Rasmussen revealed that 43% of the G.O.P. considers themselves part of the TEA (Taxed Enough Already) Party movement and 22% of all voters align themselves with the TEA Party. The TEA Party reports that its makeup includes 9% Democrats; 18% Independents and 72% Libertarians and Republicans who are, of course, most likely to vote in the upcoming Republican primaries. The stereotype that the group belongs to “angry old men” is incorrect: 56% of TEA Party members are women and the average age is 44.
Polls by other groups have highlighted some of the problems that the recent Rasmussen’s poll shows Republicans excited about. For example, the often interesting Quinnipiac University polling a few months back showed that only 19% of the voting populace generally trusts government to do the right thing “almost all of the time” or “most of the time; but among TEA Party members that number drops to only 4% compared to 24% among non-TEA Party citizens. All this ties in to another Rasmussen poll showing that only 23% of the likely voting public now says the government has the consent of the governed in America.
The main difference, of course between the progressive-radicals and the mainstream radicals is, of course, the question of bullets or ballots. Many on the left such as Frances Fox Piven of Cloward-Piven** Strategy infamy have long advocated “bloody revolution.” The quiet revolution via the ballot box is the preferred method of the angry Republicans and TEA Party folk. Surveys of all Americans over the last four decades has shown that the breakdown of self-identification has remained very steady at or around: 44% calling themselves “conservative”; 42% self-labeling as “moderate”; and just 12% “liberal" or "progresssive.”
The area crippling conservatism’s power in Rajjpuut’s opinion is “social-conservativism^^” which includes items like strict anti-abortion stands; and desire for creationism and other religious beliefs being taught in public schools; singing religious Christmas carols in public schools, etc. For example: 62% of all Americans are against the strictest anti-abortion views (absolutely no abortion under any circumstances) while only 37% support them. When slightly softer anti-abortion views are expressed 55% oppose them and 44% support them. Separation of Church and State doctrines, of course, are also very popular among voters who instinctively wish to confine religious utterances to churches and private religious schools. On the other hand, “combined Constitutional conservativism and fiscal-conservativism” as advocated by the TEA Party seems to be an area that at least half of the Independent voters and about 15% of the Democrats can enthusiastically support.

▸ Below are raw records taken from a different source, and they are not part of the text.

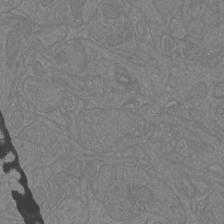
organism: Mouse
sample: Cortical neurons
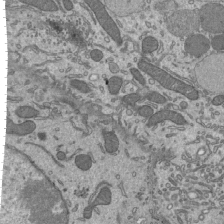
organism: Mouse
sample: Mouse epididymis efferent ductule cilia
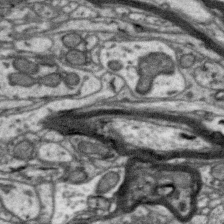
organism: Zebra finch
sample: Brain
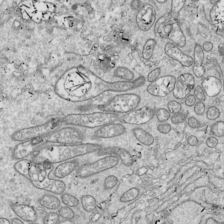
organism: Drosophila
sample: Cell division; meiosis; drosophila spermatocytes
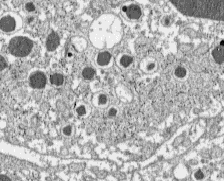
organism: C57BL Mouse
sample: Pancreatic islet
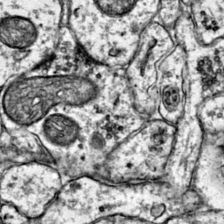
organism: Mouse
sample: Primary visual cortex
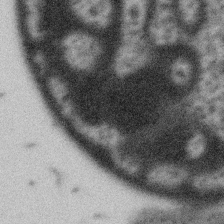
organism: Gemmata obscuriglobus
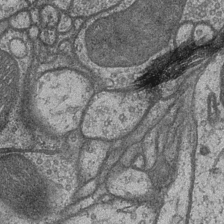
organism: Drosophila
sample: Optic medulla
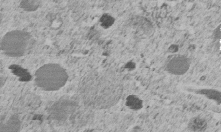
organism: C. elegans
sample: C. elegans embryo early stage
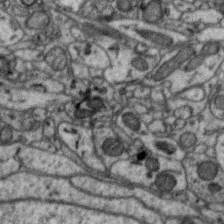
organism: Zebra finch
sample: Brain
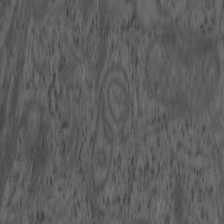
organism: Human
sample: HeLa cells
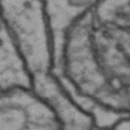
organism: Drosophila
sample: Brain

Ya’all live long, strong and ornery,
^^ The demographic breakdown is that on social issues Americans say they are “conservative” 36%; moderate 31%; and liberal 30%. This indicates that the most tenable political area lies within the Libertarian’s fiscal- and Constitutional-conservativism; and social-moderatism to social-liberalism. The reason that Libertarianism has never caught on, in Rajjpuut’s opinion is that Libertarian leaders have been genuinely impractical and also inclined to shoot their mouths off about ALL their views instead of confining their politics to fiscal- and Constitutional-conservativism only. Just get into office and dramatically shrink the size of the government and put the fiscal house in order . . . that’s what we need!